Task statement |
In your copy, reproduce each entry exactly and leave out the pictures.

Source information |
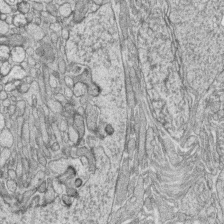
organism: Zebrafish
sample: synaptic ribbons in rod cells and cone cells
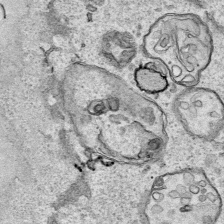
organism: Human
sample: Mitochondria in HCT116 cells
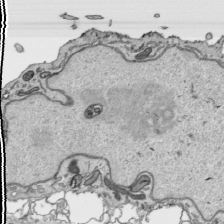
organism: Human
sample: Mitochondria in HCT116 cells
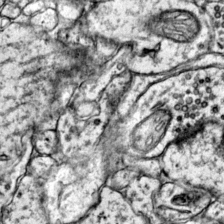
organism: Mouse
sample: Primary visual cortex
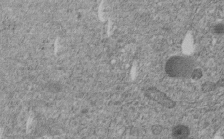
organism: C. elegans
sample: C. elegans embryo early stage
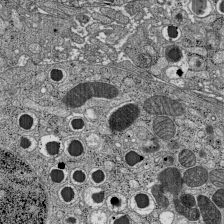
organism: C57BL Mouse
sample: Pancreatic islet
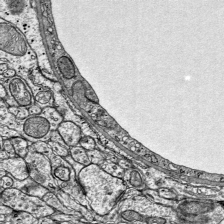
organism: Mouse
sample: Visual Cortex
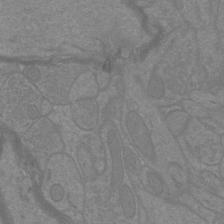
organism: Mouse
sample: Cortical neurons
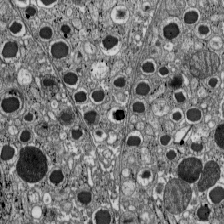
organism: C57BL Mouse
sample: Pancreatic islet
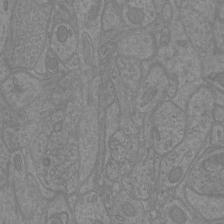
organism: Mouse
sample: Cortical neurons
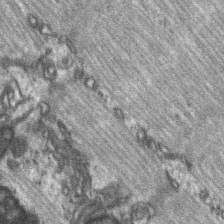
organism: C57BL Mouse
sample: Soleus
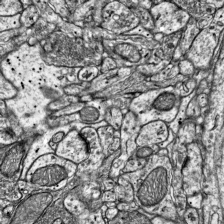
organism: Mouse
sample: Visual Cortex
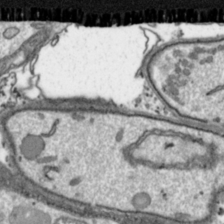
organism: Toxoplasma gondii
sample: Parasites in a vacuole inside a host cell
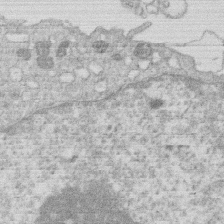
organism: Human
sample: Macrophage cells
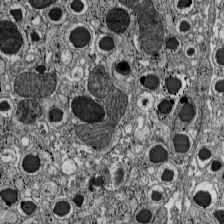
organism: C57BL Mouse
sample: Pancreatic islet
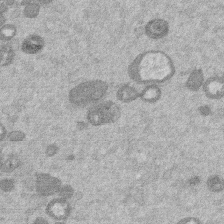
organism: Mouse
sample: Dividing mouse embryo 1 cell stage
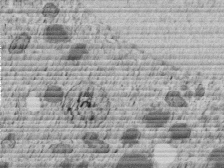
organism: C. elegans
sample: C. elegans embryo early stage
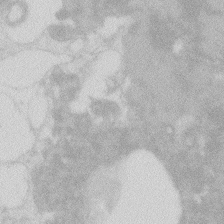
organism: Zebrafish
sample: Macrophage
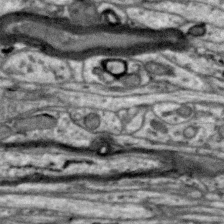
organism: Zebra finch
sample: Brain
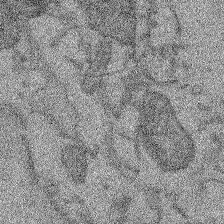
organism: Human
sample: HeLa cells
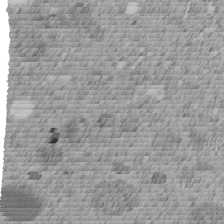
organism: C. elegans
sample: C. elegans embryo early stage
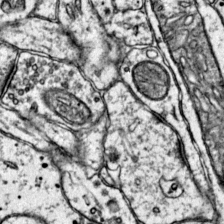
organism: Mouse
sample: Primary visual cortex
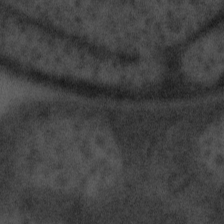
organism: Tuwongella immobilis
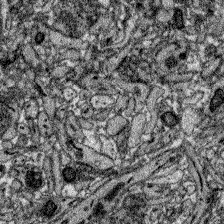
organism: Zebrafish
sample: Larval olfactory bulb
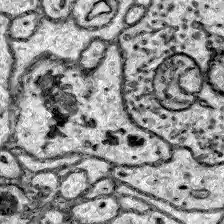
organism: Zebrafish
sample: Brain
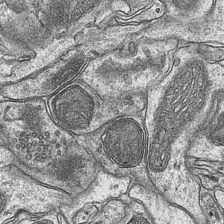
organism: Mouse
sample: CA1 Hippocampus
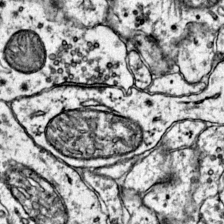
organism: Mouse
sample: Primary visual cortex
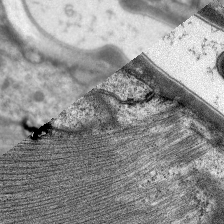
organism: C. elegans
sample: Pharynx
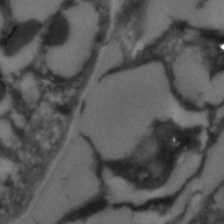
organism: C. elegans
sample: C. elegans embryo
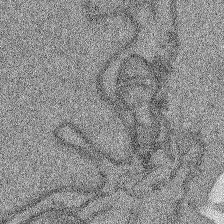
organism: Human
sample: HeLa cells
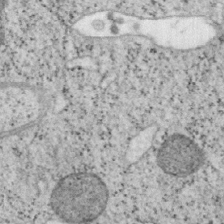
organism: Mouse
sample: OT-I killer T cells with ID8 ovarian cancer cells
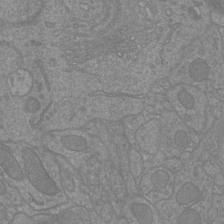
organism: Mouse
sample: Cortical neurons
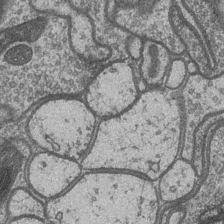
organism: Drosophila
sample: Optic medulla
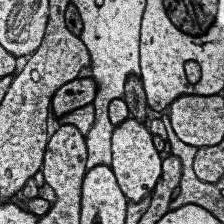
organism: Human
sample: Temporal Lobe
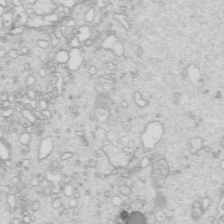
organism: Mouse
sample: Multiciliated cells
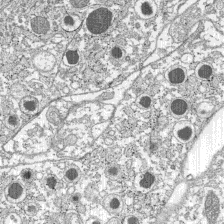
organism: C57BL Mouse
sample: Pancreatic islet
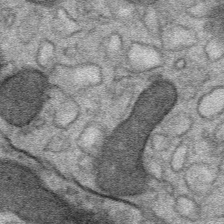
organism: Mouse
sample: Mouse Salivary gland
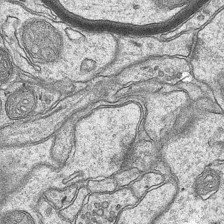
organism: Mouse
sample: CA1 Hippocampus
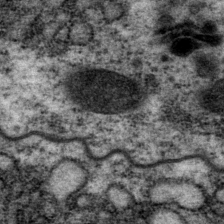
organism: P. pacificus
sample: Pharynx
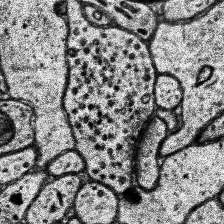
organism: Human
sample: Temporal Lobe
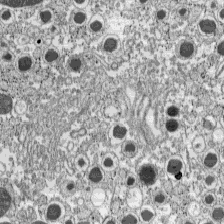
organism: C57BL Mouse
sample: Pancreatic islet
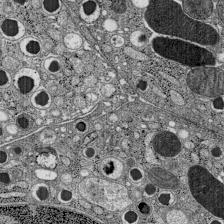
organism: C57BL Mouse
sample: Pancreatic islet
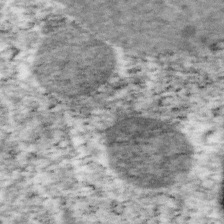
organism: Mouse
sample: OT-I killer T cells with ID8 ovarian cancer cells
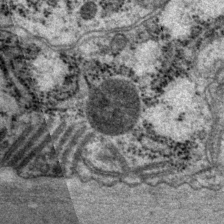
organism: P. pacificus
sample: Pharynx
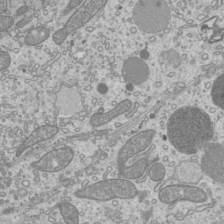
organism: Mouse
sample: Cilia; mouse epididymis
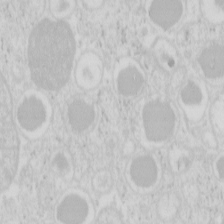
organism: Mouse
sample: Pancreas
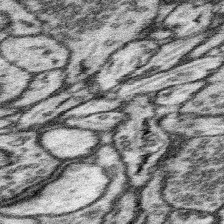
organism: Mouse
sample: Somatosensory cortex neuropil
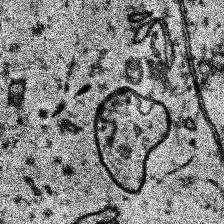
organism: Human
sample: Temporal Lobe
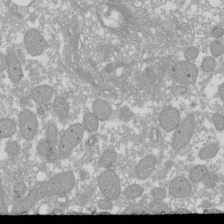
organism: Xenopus
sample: Cilia; centrioles in frog embryo cells
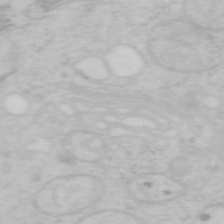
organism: Mouse
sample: OT-I killer T cells with ID8 ovarian cancer cells
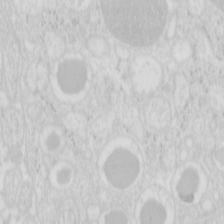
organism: Mouse
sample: Pancreas
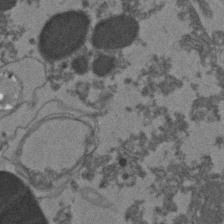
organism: Zebrafish
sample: Zebrafish embryo
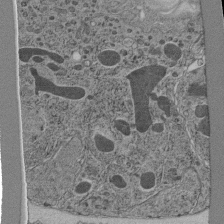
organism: C. elegans
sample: C. elegans pharynx
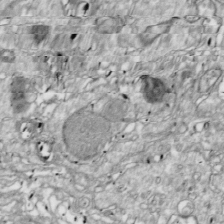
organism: Drosophila
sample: Cell division; meiosis; drosophila spermatocytes
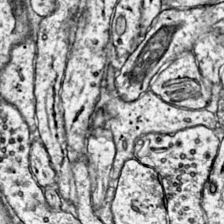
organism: Mouse
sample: Primary visual cortex
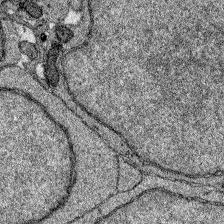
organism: Zebrafish
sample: Larval olfactory bulb
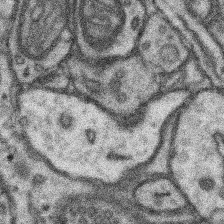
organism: Mouse
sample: Somatosensory cortex neuropil
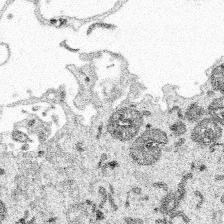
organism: Spongilla lacustris
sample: Multiple
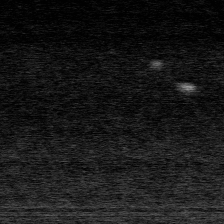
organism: Human
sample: HeLa cells
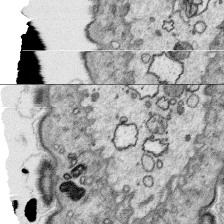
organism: Platynereis dumerilii
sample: Parapodia
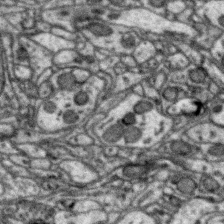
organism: Zebra finch
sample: Brain
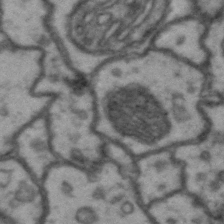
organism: Drosophila
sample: Brain
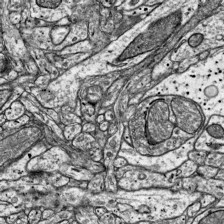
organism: Mouse
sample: Visual Cortex
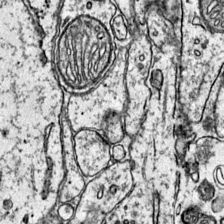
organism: Mouse
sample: Primary visual cortex
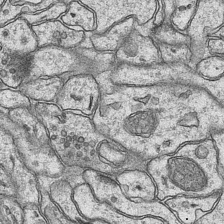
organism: Mouse
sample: CA1 Hippocampus
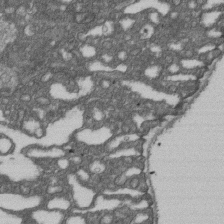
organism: Drosophila
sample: Nephrocyte
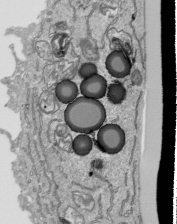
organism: Human
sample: Mitochondria in HCT116 cells
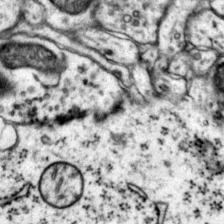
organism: Mouse
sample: Primary visual cortex
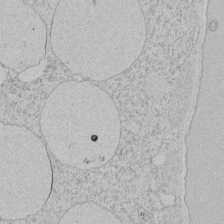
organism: Tetrahymena
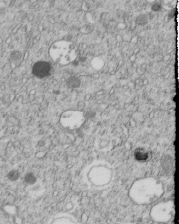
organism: C. elegans
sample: C. elegans embryo early stage
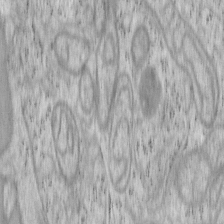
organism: Human
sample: HeLa cells
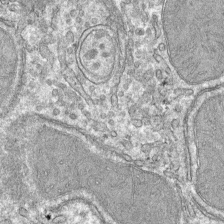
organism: Mouse
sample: Mouse hepatocytes
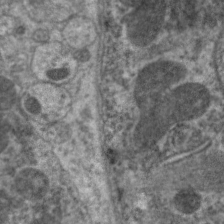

Solved exercise |
organism: Zebrafish
sample: synaptic ribbons in rod cells and cone cells
organism: Human
sample: Mitochondria in HCT116 cells
organism: Human
sample: Mitochondria in HCT116 cells
organism: Mouse
sample: Primary visual cortex
organism: C. elegans
sample: C. elegans embryo early stage
organism: C57BL Mouse
sample: Pancreatic islet
organism: Mouse
sample: Visual Cortex
organism: Mouse
sample: Cortical neurons
organism: C57BL Mouse
sample: Pancreatic islet
organism: Mouse
sample: Cortical neurons
organism: C57BL Mouse
sample: Soleus
organism: Mouse
sample: Visual Cortex
organism: Toxoplasma gondii
sample: Parasites in a vacuole inside a host cell
organism: Human
sample: Macrophage cells
organism: C57BL Mouse
sample: Pancreatic islet
organism: Mouse
sample: Dividing mouse embryo 1 cell stage
organism: C. elegans
sample: C. elegans embryo early stage
organism: Zebrafish
sample: Macrophage
organism: Zebra finch
sample: Brain
organism: Human
sample: HeLa cells
organism: C. elegans
sample: C. elegans embryo early stage
organism: Mouse
sample: Primary visual cortex
organism: Tuwongella immobilis
organism: Zebrafish
sample: Larval olfactory bulb
organism: Zebrafish
sample: Brain
organism: Mouse
sample: CA1 Hippocampus
organism: Mouse
sample: Primary visual cortex
organism: C. elegans
sample: Pharynx
organism: C. elegans
sample: C. elegans embryo
organism: Human
sample: HeLa cells
organism: Mouse
sample: OT-I killer T cells with ID8 ovarian cancer cells
organism: Mouse
sample: Cortical neurons
organism: Drosophila
sample: Optic medulla
organism: Human
sample: Temporal Lobe
organism: Mouse
sample: Multiciliated cells
organism: C57BL Mouse
sample: Pancreatic islet
organism: Mouse
sample: Mouse Salivary gland
organism: Mouse
sample: CA1 Hippocampus
organism: P. pacificus
sample: Pharynx
organism: Human
sample: Temporal Lobe
organism: C57BL Mouse
sample: Pancreatic islet
organism: C57BL Mouse
sample: Pancreatic islet
organism: Mouse
sample: OT-I killer T cells with ID8 ovarian cancer cells
organism: P. pacificus
sample: Pharynx
organism: Mouse
sample: Cilia; mouse epididymis
organism: Mouse
sample: Pancreas
organism: Mouse
sample: Somatosensory cortex neuropil
organism: Human
sample: Temporal Lobe
organism: Xenopus
sample: Cilia; centrioles in frog embryo cells
organism: Mouse
sample: OT-I killer T cells with ID8 ovarian cancer cells
organism: Mouse
sample: Pancreas
organism: Zebrafish
sample: Zebrafish embryo
organism: C. elegans
sample: C. elegans pharynx
organism: Drosophila
sample: Cell division; meiosis; drosophila spermatocytes
organism: Mouse
sample: Primary visual cortex
organism: Zebrafish
sample: Larval olfactory bulb
organism: Mouse
sample: Somatosensory cortex neuropil
organism: Spongilla lacustris
sample: Multiple
organism: Human
sample: HeLa cells
organism: Platynereis dumerilii
sample: Parapodia
organism: Zebra finch
sample: Brain
organism: Drosophila
sample: Brain
organism: Mouse
sample: Visual Cortex
organism: Mouse
sample: Primary visual cortex
organism: Mouse
sample: CA1 Hippocampus
organism: Drosophila
sample: Nephrocyte
organism: Human
sample: Mitochondria in HCT116 cells
organism: Mouse
sample: Primary visual cortex
organism: Tetrahymena
organism: C. elegans
sample: C. elegans embryo early stage
organism: Human
sample: HeLa cells
organism: Mouse
sample: Mouse hepatocytes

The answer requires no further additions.